Le cloud permet de stocker les programmes audiovisuels et les manipuler sans les déplacer. Jean Gaillard ajoute : « Maintenant on ne bouge même plus les fichiers (au sein du cloud) Amazon. » Il conclut : « La manière de penser et l’architecture sont nés autour du Web et du cloud. Ils garantissent la scalabilité donc le délai. » Le cloud permet de faire varier la production en fonction de la demande. « Ce n’est faisable que dans le cloud ! », poursuit Jean Gaillard. « Notre problème n’est pas de stocker… Ce n’est pas un enjeu de coûts ! Plein de gens comparent la conservation de fichiers On Prem’ ou dans le cloud, ils vous diront qu’un est moins cher que l’autre. La vraie question, c’est le vrai besoin de services sur ces fichiers. Quelle stratégie de stockage induisent ces services ? »

 

Archivage dans le cloud : ils sont contre

D’autres gros acteurs des médias sont plus frileux. Archiver les médias n’a de sens que dans leurs propres locaux, c’est-à-dire On Prem’. En d’autres termes, certaines entreprises n’imaginent pas conserver leur patrimoine dans le cloud. Changer de fournisseur entraîne des surcoûts massifs, même si certains acteurs comme Wasabi proposent des prix dégressifs. Quid de AWS et des autres ?
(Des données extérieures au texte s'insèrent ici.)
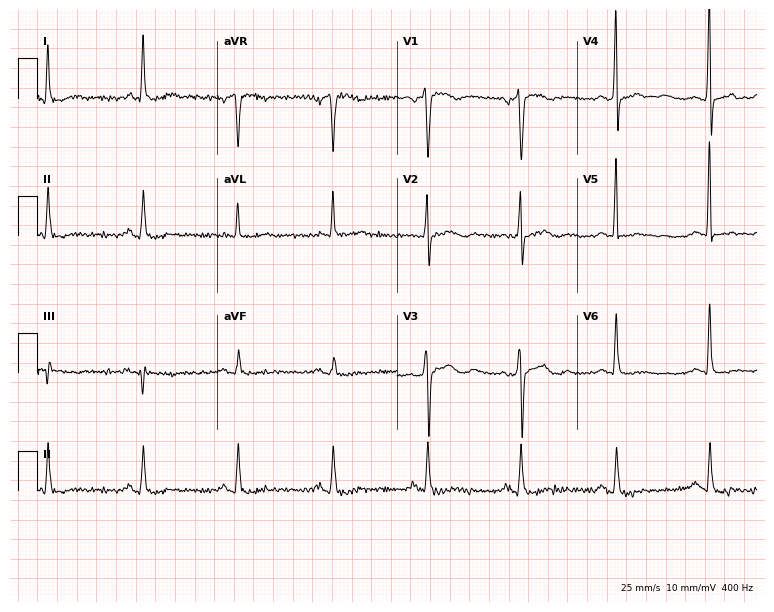
Resting 12-lead electrocardiogram (7.3-second recording at 400 Hz). Patient: a male, 63 years old. None of these six findings is recorded: first-degree AV block, right bundle branch block, left bundle branch block, sinus bradycardia, atrial fibrillation, sinus tachycardia. Other findings, if any, are not listed.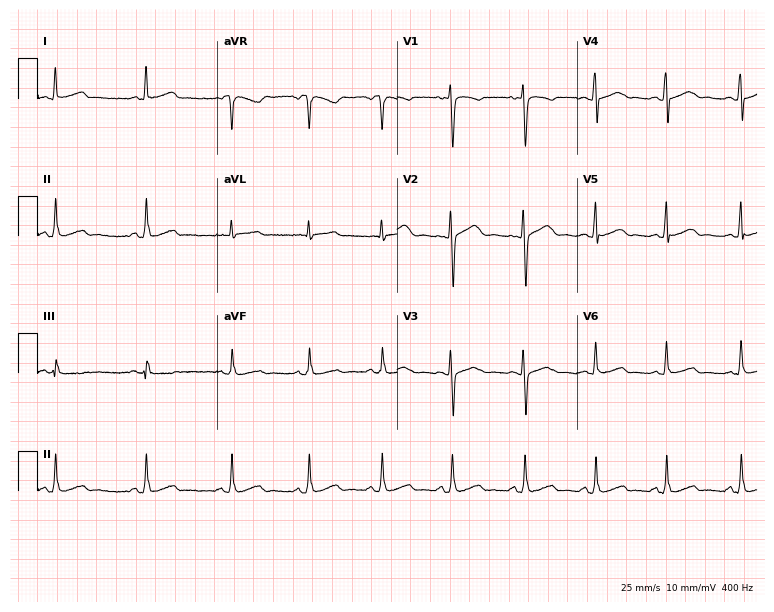
Electrocardiogram (7.3-second recording at 400 Hz), a 27-year-old female. Overall reading on record: normal ECG.

Les coûts restent un sujet épineux. Le cloud ne change rien au monde des affaires : un groupe de médias avec des besoins importants va négocier des prix qu’une petite entreprise ne pourra jamais atteindre. Négocier du cloud pas cher, un nouveau rôle pour les institutions, les coopératives, les fédérations de professionnels ?

« Rester On Premise, c’est culturel ou stratégique (c’est imposé) », analyse Jean Gaillard. « Ou alors ils ont une histoire On Premise et ne peuvent pas tout bouger. Des personnes préfèrent garder les contraintes du stockage d’archives sur bande LTO plutôt qu’aller négocier avec le diable (Amazon) », plaisante Jean Gaillard.

 

Archivage dans le cloud : le cloud hybride

D’autres entreprises parient sur un stockage On Prem’ avec un mode hybride. On conserve les masters avec un coût et une redondance maîtrisés (on gère le Disaster Recovery à sa convenance). Le mode hybride permet d’offrir les applicatifs en SaaS, en paiement à l’usage depuis son navigateur Internet. Les proxies des contenus suffisent. Le modèle financier semblerait viable.

« Hybrider pour deux raisons », continue Jean Gaillard :

1) « Sécurité et résilience : utiliser deux concepts totalement différents de stockage. Par principe de précaution, j’utilise deux méthodes différentes.

2) Legacy : tu ne repars pas de zéro. Si tu fais de l’hybride pour vider le On Prem’, ça devient un vrai projet.

Mais avoir les deux nécessite de vérifier que la donnée est la même des deux côtés. Savoir quand la donnée devient dispo quand elle passe d’un côté à l’autre. »

Le cloud reste une affaire de spécialistes. Mais qui sont les fournisseurs de stockage d’archives dans le cloud ?

 

L’offre cloud pour l’archive est très large

Citons ces exemples :

– S3 Glacier d’Amazon pour l’archivage de données : Glacier est une offre abordable financièrement. Il s’agit d’une archive dormante. Y a-t-il un risque ? Quitter Amazon pour partir chez un concurrent reste très complexe (coût, temps).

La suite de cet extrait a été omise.